Pictures should be excluded; otherwise, copy every entry exactly.

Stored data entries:
--
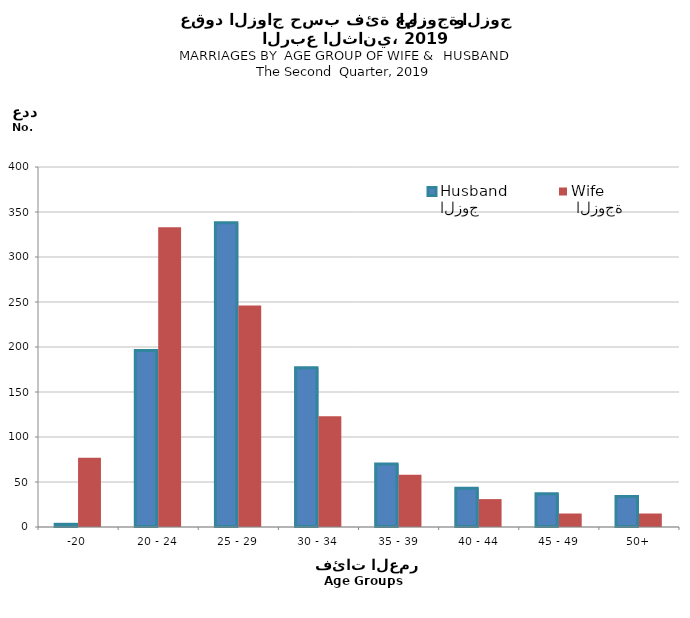
| Category | الزوج
Husband |  الزوجة
Wife |
|---|---|---|
| -20 | 3 | 77 |
| 20 - 24 | 196 | 333 |
| 25 - 29 | 338 | 246 |
| 30 - 34 | 177 | 123 |
| 35 - 39 | 70 | 58 |
| 40 - 44 | 43 | 31 |
| 45 - 49 | 37 | 15 |
| 50+ | 34 | 15 |
--
Result of this exercise
| Category | الزوج
Husband |  الزوجة
Wife |
|---|---|---|
| -20 | 3 | 77 |
| 20 - 24 | 196 | 333 |
| 25 - 29 | 338 | 246 |
| 30 - 34 | 177 | 123 |
| 35 - 39 | 70 | 58 |
| 40 - 44 | 43 | 31 |
| 45 - 49 | 37 | 15 |
| 50+ | 34 | 15 |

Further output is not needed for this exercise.